Robots have been increasingly better at doing tasks for humans by learning from their feedback, but still often suffer from model misalignment due to missing or incorrectly learned features. When the features the robot needs to learn to perform its task are missing or do not generalize well to new settings, the robot will not be able to learn the task the human wants and, even worse, may learn a completely different and undesired behavior. Prior work shows how the robot can detect when its representation is missing some feature and can, thus, ask the human to be taught about the new feature; however, these works do not differentiate between features that are completely missing and those that exist but do not generalize to new environments.
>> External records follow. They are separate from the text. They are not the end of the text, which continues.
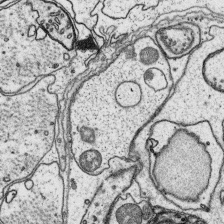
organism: Platynereis dumerilii
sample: Parapodia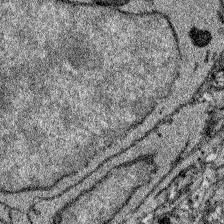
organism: Zebrafish
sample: Larval olfactory bulb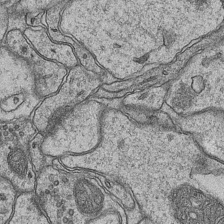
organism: Mouse
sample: CA1 Hippocampus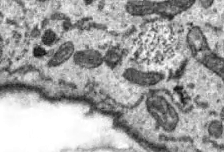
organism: Human
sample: HeLa cells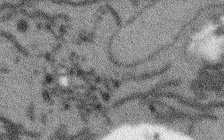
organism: Arabidopsis thaliana
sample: Root tip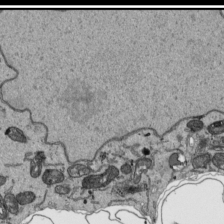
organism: Human
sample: Mitochondria in HCT116 cells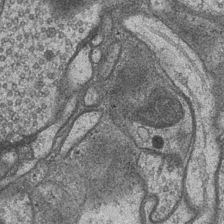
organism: Drosophila
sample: Optic medulla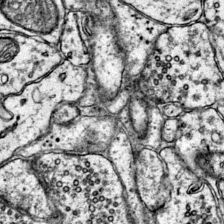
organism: Mouse
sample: Primary visual cortex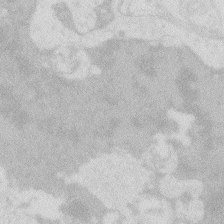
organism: Zebrafish
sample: Macrophage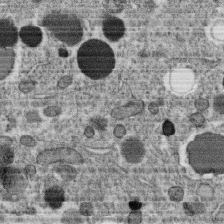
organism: C. elegans
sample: C. elegans oocyte; sperm cells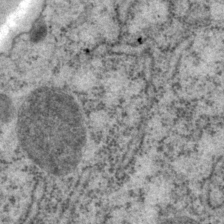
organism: P. pacificus
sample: Pharynx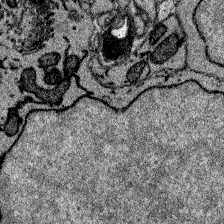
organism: Zebrafish
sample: Larval olfactory bulb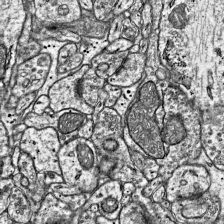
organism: Mouse
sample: Visual Cortex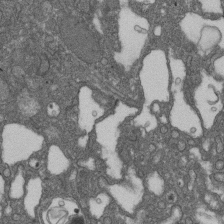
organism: Drosophila
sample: Nephrocyte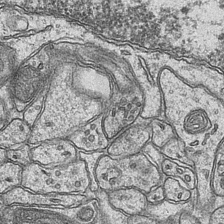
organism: Mouse
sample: CA1 Hippocampus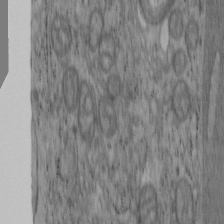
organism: Human
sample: HeLa cells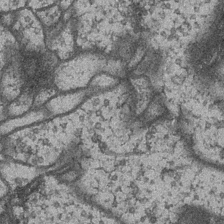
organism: Drosophila
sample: Optic medulla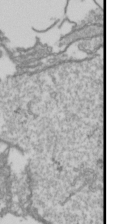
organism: Drosophila
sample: Cell division; meiosis; drosophila spermatocytes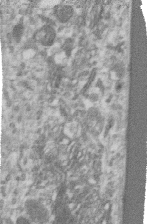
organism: Human
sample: Centriole in RPE cells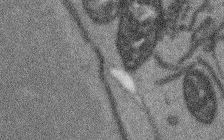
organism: Arabidopsis thaliana
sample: Root tip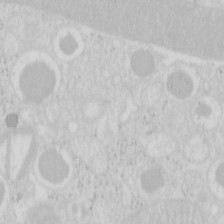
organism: Mouse
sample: Pancreas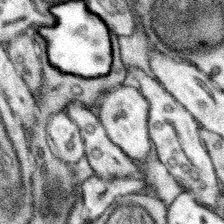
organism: Mouse
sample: Somatosensory cortex neuropil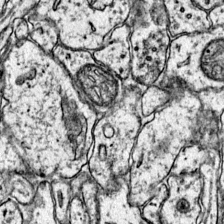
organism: Mouse
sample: Primary visual cortex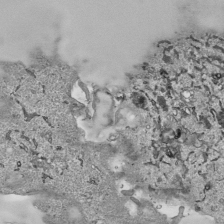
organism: Human
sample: Mitochondria in HCT116 cells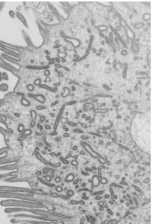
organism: Mouse
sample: Mouse epididymis efferent ductule cilia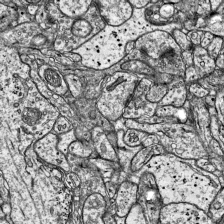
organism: Mouse
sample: Visual Cortex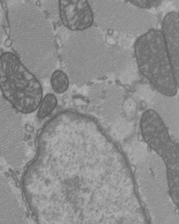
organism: C57BL Mouse
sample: Heart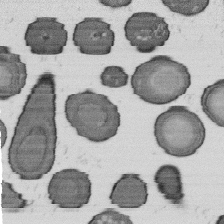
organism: B. subtilis
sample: Bacterial spore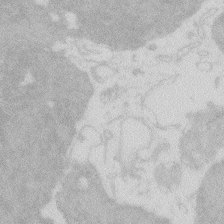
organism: Zebrafish
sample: Macrophage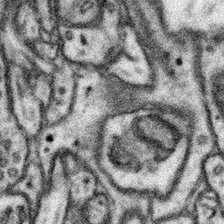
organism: Mouse
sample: Somatosensory cortex neuropil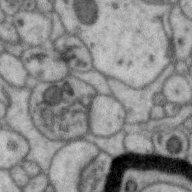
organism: Zebra finch
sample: Brain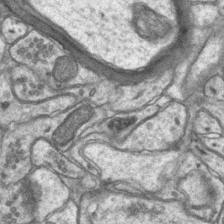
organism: Mouse
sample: CA1 Hippocampus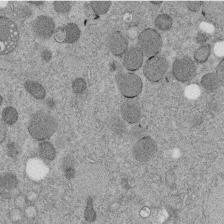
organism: C. elegans
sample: C. elegans embryo early stage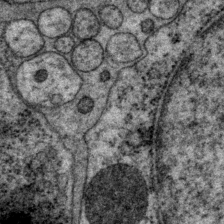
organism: P. pacificus
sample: Pharynx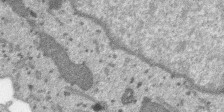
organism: Human
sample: Lung epithelial cells infected with SARS-CoV-2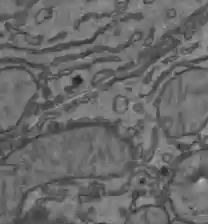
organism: C57BL Mouse
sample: Liver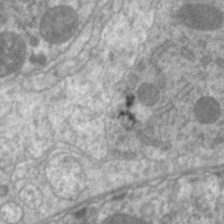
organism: C. elegans
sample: Pharynx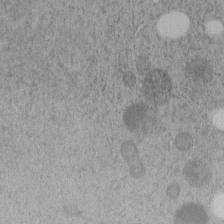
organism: C. elegans
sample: C. elegans embryo early stage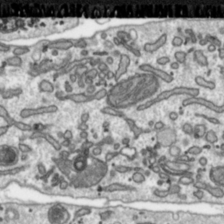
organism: Toxoplasma gondii
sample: Parasites in a vacuole inside a host cell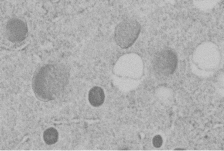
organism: C. elegans
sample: C. elegans embryo early stage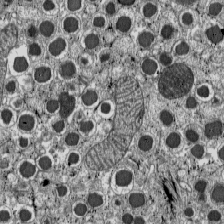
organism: C57BL Mouse
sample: Pancreatic islet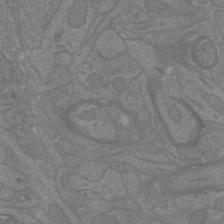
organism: Mouse
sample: Cortical neurons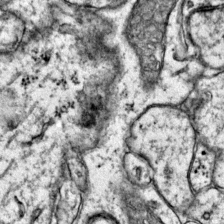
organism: Mouse
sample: Primary visual cortex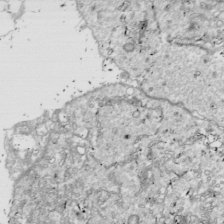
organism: Drosophila
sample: Cell division; meiosis; drosophila spermatocytes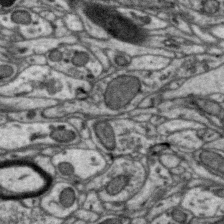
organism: Zebra finch
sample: Brain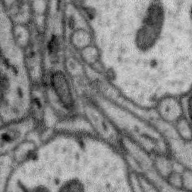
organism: Zebra finch
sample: Brain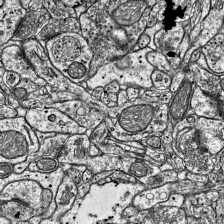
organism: Mouse
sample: Visual Cortex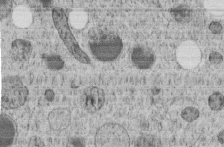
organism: C. elegans
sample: C. elegans embryo early stage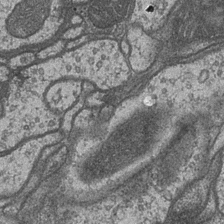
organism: Drosophila
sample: Optic medulla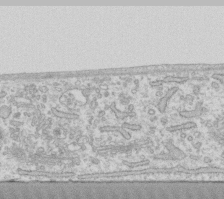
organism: Human
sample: Fibroblast cells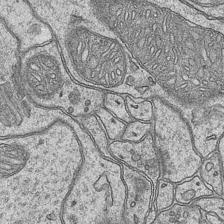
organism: Mouse
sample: CA1 Hippocampus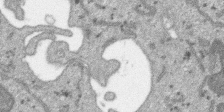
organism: Human
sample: Lung epithelial cells infected with SARS-CoV-2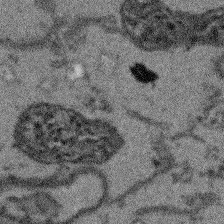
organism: Arabidopsis thaliana
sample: Root tip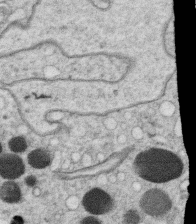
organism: C. elegans
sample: C. elegans oocyte; sperm cells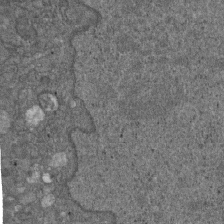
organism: Drosophila
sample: Nephrocyte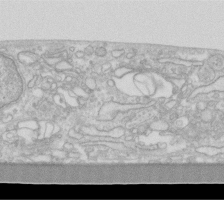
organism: Human
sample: Fibroblast cells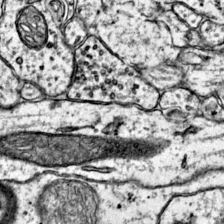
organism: Mouse
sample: Primary visual cortex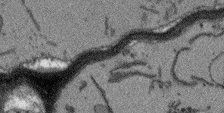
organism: Arabidopsis thaliana
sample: Root tip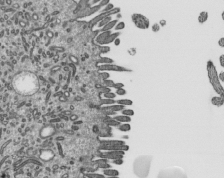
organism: Mouse
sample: Mouse epididymis efferent ductule cilia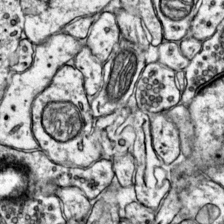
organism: Mouse
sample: Primary visual cortex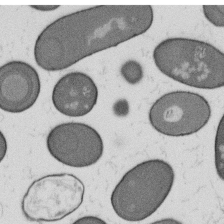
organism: B. subtilis
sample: Bacterial spore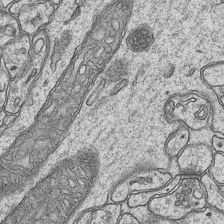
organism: Mouse
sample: CA1 Hippocampus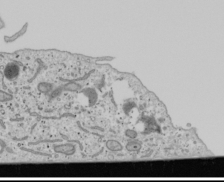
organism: Human
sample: Mitochondria in U2OS cells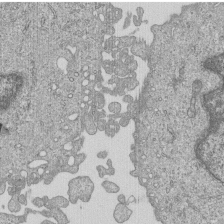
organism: Human
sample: MDA-MB-231 cells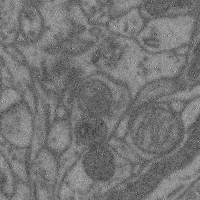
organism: Mouse
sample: Cerebral cortex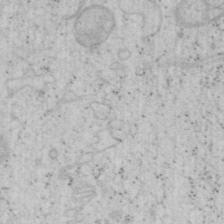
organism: Human
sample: HeLa cells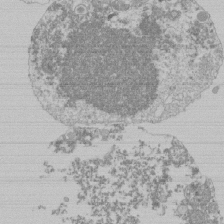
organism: Mouse
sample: Activated Pmel transgenic CD8+ T Cells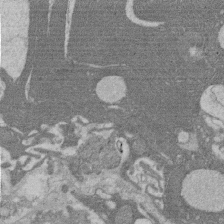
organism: Rat
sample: Salivary granule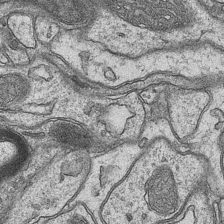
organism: Mouse
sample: CA1 Hippocampus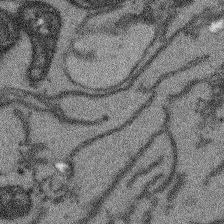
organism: Arabidopsis thaliana
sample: Root tip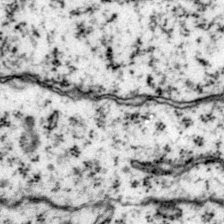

In the latter case, the robot would detect misalignment and simply learn a new feature, leading to an arbitrarily growing feature representation that can, in turn, lead to spurious correlations and incorrect learning down the line. In this work, we propose separating the two sources of misalignment: we propose a framework for determining whether a feature the robot needs is incorrectly learned and does not generalize to new environment setups vs. is entirely missing from the robot's representation. Once we detect the source of error, we show how the human can initiate the realignment process for the model: if the feature is missing, we follow prior work for learning new features; however, if the feature exists but does not generalize, we use data augmentation to expand its training and, thus, complete the correction. We demonstrate the proposed approach in experiments with a simulated 7DoF robot manipulator and physical human corrections.

翻译：机器人通过从人类的反馈中学习来更好地完成任务，但由于缺失或错误学习特征而经常出现模型不匹配。当机器人需要学习的特征缺失或无法推广到新环境时，机器人将无法学习人类所需的任务，甚至更糟的是，可能会学习完全不同和不需要的行为。先前的工作展示了机器人如何检测其表示缺少某些特征，并因此要求人类教授新特征；然而，这些工作没有区分完全缺失和存在但无法推广到新环境的特征。在后一种情况下，机器人将检测到错误的表示并学习新特征，导致任意增长的特征表示，这反过来会导致错误学习和虚假相关性。在这项工作中，我们提出将误差源分离：我们提出了一个框架，用于确定机器人需要学习的特征是否学习不正确且无法推广到新环境设置，还是完全缺失于机器人的表示。一旦我们检测到错误源，我们展示了人类如何启动模型的重新校准过程：如果特征缺失，我们遵循先前的工作学习新特征；然而，如果特征存在但无法推广，我们使用数据增强来扩展其训练，并因而完成纠正。我们通过对模拟7自由度机器人操纵器和人类物理校正的实验来演示拟议的方法。